Ilene Anderson (no relation to defendant) testified in rebuttal that she had seen the defendant and a little boy leaving the clothing store alone on Friday nights on two or three occasions over a three-month period. She had also seen them in the store when no one else was there. On those occasions J.A. appeared to be jolly and talkative, however, and not angry or upset.
Defendant’s argument that he was not proved guilty beyond a reasonable doubt is primarily based on the following factors: (1) J.A. did not report the sexual abuse promptly; (2) J.A. denied being sexually abused when specifically asked by Dannenberger; (3) J.A. did not report it to the personnel at Zeller Mental Health Center; (4) neither Dannenberger nor Zeller diagnosed J.A. as suffering from ongoing sexual abuse; (5) J.A. expressed no fear of returning to the Andersons’ home; (6) Peterson’s testimony indicated that defendant and J.A. were only rarely alone on Friday nights; and (7) Lautzenhiser’s description of the questioning of defendant at his store supported defendant’s testimony and undermined the credibility of the testimony of the investigators.

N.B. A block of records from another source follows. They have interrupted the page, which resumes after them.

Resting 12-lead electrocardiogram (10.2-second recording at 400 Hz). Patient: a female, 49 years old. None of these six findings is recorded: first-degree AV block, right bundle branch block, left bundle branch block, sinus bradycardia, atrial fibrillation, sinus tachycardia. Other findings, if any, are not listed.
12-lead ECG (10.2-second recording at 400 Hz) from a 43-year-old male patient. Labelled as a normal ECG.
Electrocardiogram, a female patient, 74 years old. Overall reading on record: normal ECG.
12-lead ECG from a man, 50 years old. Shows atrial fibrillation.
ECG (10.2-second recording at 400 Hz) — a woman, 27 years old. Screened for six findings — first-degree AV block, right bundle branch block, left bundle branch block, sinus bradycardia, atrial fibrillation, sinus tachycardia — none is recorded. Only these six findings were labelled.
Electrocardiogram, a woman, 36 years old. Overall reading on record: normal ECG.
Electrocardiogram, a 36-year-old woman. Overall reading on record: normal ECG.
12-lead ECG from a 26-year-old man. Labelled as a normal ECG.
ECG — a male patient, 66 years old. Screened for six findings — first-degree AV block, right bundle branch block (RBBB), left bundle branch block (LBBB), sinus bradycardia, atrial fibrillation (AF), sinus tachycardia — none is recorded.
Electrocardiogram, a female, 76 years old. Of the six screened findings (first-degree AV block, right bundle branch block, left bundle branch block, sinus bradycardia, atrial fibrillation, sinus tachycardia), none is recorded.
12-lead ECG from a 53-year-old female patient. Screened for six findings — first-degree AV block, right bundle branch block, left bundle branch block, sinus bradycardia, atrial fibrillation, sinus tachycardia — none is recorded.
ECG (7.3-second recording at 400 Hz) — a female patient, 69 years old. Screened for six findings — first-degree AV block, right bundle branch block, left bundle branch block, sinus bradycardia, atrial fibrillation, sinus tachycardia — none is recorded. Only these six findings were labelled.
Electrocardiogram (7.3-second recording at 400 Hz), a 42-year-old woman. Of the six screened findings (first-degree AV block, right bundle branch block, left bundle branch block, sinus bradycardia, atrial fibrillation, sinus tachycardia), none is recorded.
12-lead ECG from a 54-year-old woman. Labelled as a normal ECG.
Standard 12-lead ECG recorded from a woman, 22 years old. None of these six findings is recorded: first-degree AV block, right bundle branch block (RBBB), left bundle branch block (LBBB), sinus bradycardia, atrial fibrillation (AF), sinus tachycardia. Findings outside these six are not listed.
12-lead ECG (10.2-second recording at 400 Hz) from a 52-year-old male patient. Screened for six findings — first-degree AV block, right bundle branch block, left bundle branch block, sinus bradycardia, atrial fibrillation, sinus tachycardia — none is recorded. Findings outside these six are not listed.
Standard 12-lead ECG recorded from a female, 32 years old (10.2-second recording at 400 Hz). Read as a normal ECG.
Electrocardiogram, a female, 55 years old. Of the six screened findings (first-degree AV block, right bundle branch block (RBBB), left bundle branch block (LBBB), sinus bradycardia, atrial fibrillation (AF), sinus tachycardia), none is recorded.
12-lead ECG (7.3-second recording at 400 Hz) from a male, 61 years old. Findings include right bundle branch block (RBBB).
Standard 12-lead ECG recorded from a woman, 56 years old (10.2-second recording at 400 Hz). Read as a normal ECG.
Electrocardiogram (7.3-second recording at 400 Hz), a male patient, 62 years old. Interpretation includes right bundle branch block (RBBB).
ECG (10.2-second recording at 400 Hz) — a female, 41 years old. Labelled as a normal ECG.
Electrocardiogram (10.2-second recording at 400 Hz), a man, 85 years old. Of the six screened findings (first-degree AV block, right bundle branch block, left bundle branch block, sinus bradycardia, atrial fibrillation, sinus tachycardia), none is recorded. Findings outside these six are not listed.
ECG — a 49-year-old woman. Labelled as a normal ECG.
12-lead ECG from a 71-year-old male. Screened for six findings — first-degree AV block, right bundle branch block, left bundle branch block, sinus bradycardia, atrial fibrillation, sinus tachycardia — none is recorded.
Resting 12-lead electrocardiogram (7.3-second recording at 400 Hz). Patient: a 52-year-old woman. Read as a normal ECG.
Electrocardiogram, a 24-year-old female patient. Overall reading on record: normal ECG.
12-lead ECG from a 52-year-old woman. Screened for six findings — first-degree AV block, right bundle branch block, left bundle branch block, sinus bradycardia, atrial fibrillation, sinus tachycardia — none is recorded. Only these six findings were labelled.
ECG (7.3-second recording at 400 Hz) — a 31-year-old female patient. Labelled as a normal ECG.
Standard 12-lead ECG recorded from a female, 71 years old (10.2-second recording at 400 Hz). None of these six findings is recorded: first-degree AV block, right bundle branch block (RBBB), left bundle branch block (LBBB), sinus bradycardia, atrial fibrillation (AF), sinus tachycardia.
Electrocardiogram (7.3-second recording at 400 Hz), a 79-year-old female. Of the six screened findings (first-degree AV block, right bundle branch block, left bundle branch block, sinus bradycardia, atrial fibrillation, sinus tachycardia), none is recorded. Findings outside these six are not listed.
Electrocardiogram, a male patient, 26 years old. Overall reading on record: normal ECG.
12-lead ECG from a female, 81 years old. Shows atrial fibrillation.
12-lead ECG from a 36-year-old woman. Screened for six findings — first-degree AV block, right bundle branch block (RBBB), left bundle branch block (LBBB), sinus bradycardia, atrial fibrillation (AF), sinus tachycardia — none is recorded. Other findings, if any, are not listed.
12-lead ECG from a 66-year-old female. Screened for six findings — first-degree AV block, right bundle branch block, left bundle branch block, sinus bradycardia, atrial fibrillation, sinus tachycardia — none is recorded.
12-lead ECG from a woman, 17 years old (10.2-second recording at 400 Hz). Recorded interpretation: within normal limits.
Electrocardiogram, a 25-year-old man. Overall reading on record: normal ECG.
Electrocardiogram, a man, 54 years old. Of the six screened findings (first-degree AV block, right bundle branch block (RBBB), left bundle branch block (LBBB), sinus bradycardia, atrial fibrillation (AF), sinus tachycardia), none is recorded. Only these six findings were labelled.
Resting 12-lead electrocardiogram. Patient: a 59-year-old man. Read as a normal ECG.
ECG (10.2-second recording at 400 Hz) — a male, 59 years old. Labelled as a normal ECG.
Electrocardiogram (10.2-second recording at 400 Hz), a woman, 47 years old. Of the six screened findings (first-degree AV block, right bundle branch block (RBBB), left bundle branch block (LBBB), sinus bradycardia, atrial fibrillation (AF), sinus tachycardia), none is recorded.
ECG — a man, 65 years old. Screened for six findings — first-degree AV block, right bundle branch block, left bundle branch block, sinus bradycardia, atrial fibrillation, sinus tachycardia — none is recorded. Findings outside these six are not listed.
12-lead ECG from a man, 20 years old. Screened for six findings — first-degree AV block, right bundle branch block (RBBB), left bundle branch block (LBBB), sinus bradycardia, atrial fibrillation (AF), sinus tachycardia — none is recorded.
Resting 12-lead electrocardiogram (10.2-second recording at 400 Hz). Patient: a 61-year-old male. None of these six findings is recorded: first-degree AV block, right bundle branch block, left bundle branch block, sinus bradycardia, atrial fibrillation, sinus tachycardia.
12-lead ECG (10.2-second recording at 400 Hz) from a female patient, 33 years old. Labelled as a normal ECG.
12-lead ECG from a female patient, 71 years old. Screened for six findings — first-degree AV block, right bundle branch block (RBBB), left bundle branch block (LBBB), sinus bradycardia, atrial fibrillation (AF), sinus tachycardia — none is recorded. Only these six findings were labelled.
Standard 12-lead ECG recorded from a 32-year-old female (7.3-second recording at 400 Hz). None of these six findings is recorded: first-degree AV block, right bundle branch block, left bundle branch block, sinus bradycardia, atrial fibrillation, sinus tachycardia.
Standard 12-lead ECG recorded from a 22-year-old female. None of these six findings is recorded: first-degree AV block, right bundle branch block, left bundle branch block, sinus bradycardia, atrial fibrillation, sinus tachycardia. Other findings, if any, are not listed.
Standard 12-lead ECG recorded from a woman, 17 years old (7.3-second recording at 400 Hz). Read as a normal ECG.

When presented with a challenge to the sufficiency of the evidence, the relevant question on review is whether, after viewing the evidence in the light most favorable to the prosecution, any rational trier of fact could have found the essential elements of the crime proved beyond a reasonable doubt. (People v. Collins (1985), 106 Ill. 2d 237, 478 N.E.2d 267; People v. Wheeler (1991), 216 Ill. App. 3d 609, 575 N.E.2d 1326.) With respect to J.A.’s reluctance to disclose the sexual abuse and the resultant inability of Dannenberger and the Zeller Mental Health Center to discover it, we note that the failure of a young victim of sexual abuse to make a prompt complaint is understandable given the child’s natural sense of shame, fear, guilt and embarrassment. (Wheeler, 216 Ill. App. 3d 609, 575 N.E.2d 1326; People
*647 v. Lybarger (1990), 198 Ill. App. 3d 700, 555 N.E.2d 1264.) Moreover, J.A. testified that he did not tell anyone about the abuse because he was afraid that defendant would hurt him. While J.A.’s apparent willingness to return to the Andersons’ home could be viewed as inconsistent with his claim of sexual abuse, it is the jury’s function to assess the credibility of the witnesses and the weight to be given their testimony, and minor inconsistencies do not in themselves create a reasonable doubt (People v. Brisbon (1985), 106 111. 2d 342, 478 N.E.2d 402; People v. Escobedo (1986), 151 111. App. 3d 69, 502 N.E.2d 1263). Similarly, to the extent that the testimony of Peterson or Lautzenhiser conflicted with that of the other witnesses, the resolution of such conflicts is the province of the trier of fact, which is in a superior position to determine the witnesses’ credibility (Wheeler, 216 111. App. 3d 609, 575 N.E.2d 1326). Given the detailed, straightforward and convincing testimony of J.A., along with the purported admissions by defendant to the investigators, we find that there was ample evidence to support the jury’s conclusion that defendant was guilty beyond a reasonable doubt.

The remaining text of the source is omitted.